So, this imposes to have the test programs also (compile) and run under windows... This could even allow (from source code for example) to have 3 test caes : 1/ compiled and running under windows 2/ compiled under windows, but run with wine 3/ compiled as a winelib app
The idea of using an interpreter like Perl is precisely that you don't need to compile anything to run tests. I think this is important because not everybody has a Windows compiler.
Do you really feel like a C compiler is less common than a perl binary under Windows ? I seriously doubt it...
It also allows using the exact same test script under Windows and Wine, so that you don't have to worry whether your Windows binary exactly matches your Winelib binary.
well, the stubs between perl and windows will not be exactly the same anyway, so you'll anyway introduce code differences between the two (not to speak about the perl interpreters which might have small differences too). but let's try to open up this a bit. I don't think that perl only testing is sufficient (it can a very good test bed for some cases, but I won't cover any aspects). In some other cases, it may also be interesting to simply run existing programs (if they exist). This shouldn't part of the whole test system, but if program exists then use it (of course command based programs are much easier than UI ones...)

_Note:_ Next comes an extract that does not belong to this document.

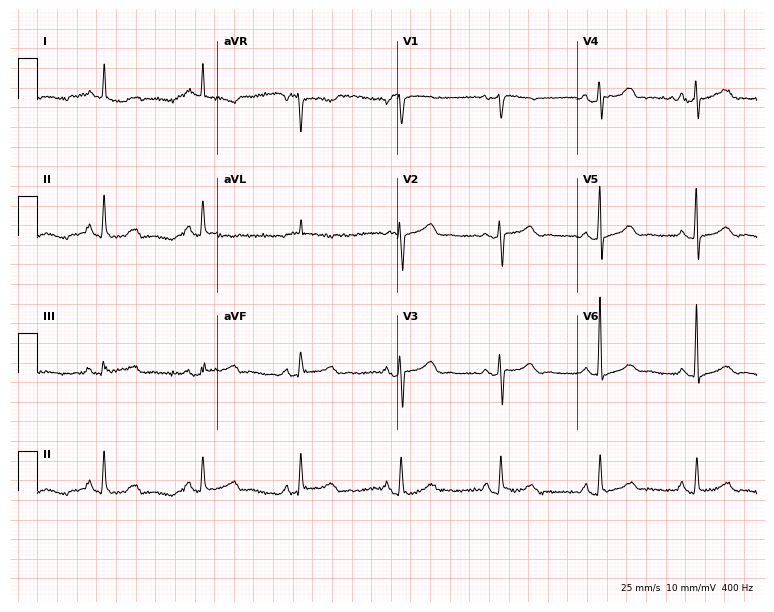
Electrocardiogram (7.3-second recording at 400 Hz), a woman, 78 years old. Overall reading on record: normal ECG.
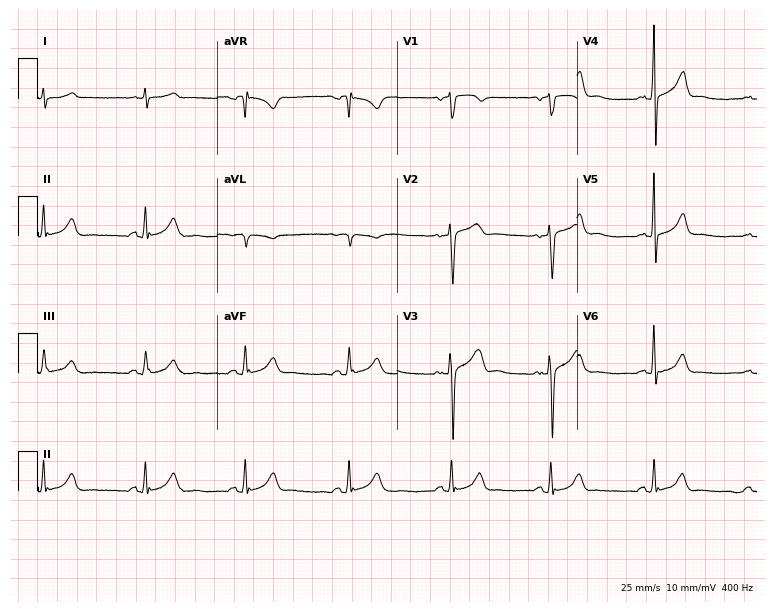
Standard 12-lead ECG recorded from a 58-year-old male patient. None of these six findings is recorded: first-degree AV block, right bundle branch block, left bundle branch block, sinus bradycardia, atrial fibrillation, sinus tachycardia.

where I want to end up to is that we'd need several tests environments (perl to be one, pure C could be another one... - it's anyway needed to test the Winelib part, and the associated tools..., command line programs from shell scripts could be a third). the driving idea would be that all of those test tools spit the same type of outputs (they all belong to the first pass), so we can share the analysis tools
in order to help the pass 2 (and even produce all possible reports), I had in mind (but didn't give a good look at it) to let the test scripts produce an XML output. This would allow the test harness to spit out any information (like used DLLs native/builtin, version of those, version of windows (emulated by wine or native...), plus the output by itself analysis and report should be (partially) driven by some XSL/XSLT tools
I don't think we need anything fancy like that. The output should be simple ASCII that can be automatically compared with diff, and the test is considered a failure if diff finds any difference against the reference output. Everything should be automated as much as possible.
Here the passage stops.